(Dataset records)
*** Block opens ***
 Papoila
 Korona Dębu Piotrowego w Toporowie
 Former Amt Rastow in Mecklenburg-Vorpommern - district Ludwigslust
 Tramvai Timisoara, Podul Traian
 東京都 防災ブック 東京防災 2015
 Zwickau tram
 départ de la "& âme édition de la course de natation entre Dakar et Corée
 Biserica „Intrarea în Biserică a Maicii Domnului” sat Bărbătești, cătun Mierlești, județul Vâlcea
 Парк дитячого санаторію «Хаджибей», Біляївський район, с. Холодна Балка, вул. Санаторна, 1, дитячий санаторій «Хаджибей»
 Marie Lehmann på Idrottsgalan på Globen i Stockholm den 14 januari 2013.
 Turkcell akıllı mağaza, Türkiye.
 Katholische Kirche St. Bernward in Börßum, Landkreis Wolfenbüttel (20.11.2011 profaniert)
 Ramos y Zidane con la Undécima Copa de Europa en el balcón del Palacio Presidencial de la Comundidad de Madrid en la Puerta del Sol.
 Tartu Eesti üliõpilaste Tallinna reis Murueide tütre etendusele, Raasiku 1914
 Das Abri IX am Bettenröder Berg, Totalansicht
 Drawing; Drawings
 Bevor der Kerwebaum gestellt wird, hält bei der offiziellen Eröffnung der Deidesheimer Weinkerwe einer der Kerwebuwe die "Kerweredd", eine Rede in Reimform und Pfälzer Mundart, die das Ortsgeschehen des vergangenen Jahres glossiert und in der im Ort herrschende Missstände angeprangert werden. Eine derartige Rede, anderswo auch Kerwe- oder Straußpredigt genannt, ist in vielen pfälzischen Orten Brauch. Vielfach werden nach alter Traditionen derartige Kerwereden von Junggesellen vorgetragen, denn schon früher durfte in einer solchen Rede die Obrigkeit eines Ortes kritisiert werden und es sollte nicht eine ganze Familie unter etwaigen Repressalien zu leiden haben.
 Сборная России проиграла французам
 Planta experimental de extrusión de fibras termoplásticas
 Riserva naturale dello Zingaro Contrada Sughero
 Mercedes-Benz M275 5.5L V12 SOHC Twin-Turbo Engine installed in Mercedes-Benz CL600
*** Block closes ***
◆ WHAT YOU HAVE TO DO
The records above need to be written out again. Keep them exact.

◆ EXERCISE OUTPUT
 Papoila
 Korona Dębu Piotrowego w Toporowie
 Former Amt Rastow in Mecklenburg-Vorpommern - district Ludwigslust
 Tramvai Timisoara, Podul Traian
 東京都 防災ブック 東京防災 2015
 Zwickau tram
 départ de la "& âme édition de la course de natation entre Dakar et Corée
 Biserica „Intrarea în Biserică a Maicii Domnului” sat Bărbătești, cătun Mierlești, județul Vâlcea
 Парк дитячого санаторію «Хаджибей», Біляївський район, с. Холодна Балка, вул. Санаторна, 1, дитячий санаторій «Хаджибей»
 Marie Lehmann på Idrottsgalan på Globen i Stockholm den 14 januari 2013.
 Turkcell akıllı mağaza, Türkiye.
 Katholische Kirche St. Bernward in Börßum, Landkreis Wolfenbüttel (20.11.2011 profaniert)
 Ramos y Zidane con la Undécima Copa de Europa en el balcón del Palacio Presidencial de la Comundidad de Madrid en la Puerta del Sol.
 Tartu Eesti üliõpilaste Tallinna reis Murueide tütre etendusele, Raasiku 1914
 Das Abri IX am Bettenröder Berg, Totalansicht
 Drawing; Drawings
 Bevor der Kerwebaum gestellt wird, hält bei der offiziellen Eröffnung der Deidesheimer Weinkerwe einer der Kerwebuwe die "Kerweredd", eine Rede in Reimform und Pfälzer Mundart, die das Ortsgeschehen des vergangenen Jahres glossiert und in der im Ort herrschende Missstände angeprangert werden. Eine derartige Rede, anderswo auch Kerwe- oder Straußpredigt genannt, ist in vielen pfälzischen Orten Brauch. Vielfach werden nach alter Traditionen derartige Kerwereden von Junggesellen vorgetragen, denn schon früher durfte in einer solchen Rede die Obrigkeit eines Ortes kritisiert werden und es sollte nicht eine ganze Familie unter etwaigen Repressalien zu leiden haben.
 Сборная России проиграла французам
 Planta experimental de extrusión de fibras termoplásticas
 Riserva naturale dello Zingaro Contrada Sughero
 Mercedes-Benz M275 5.5L V12 SOHC Twin-Turbo Engine installed in Mercedes-Benz CL600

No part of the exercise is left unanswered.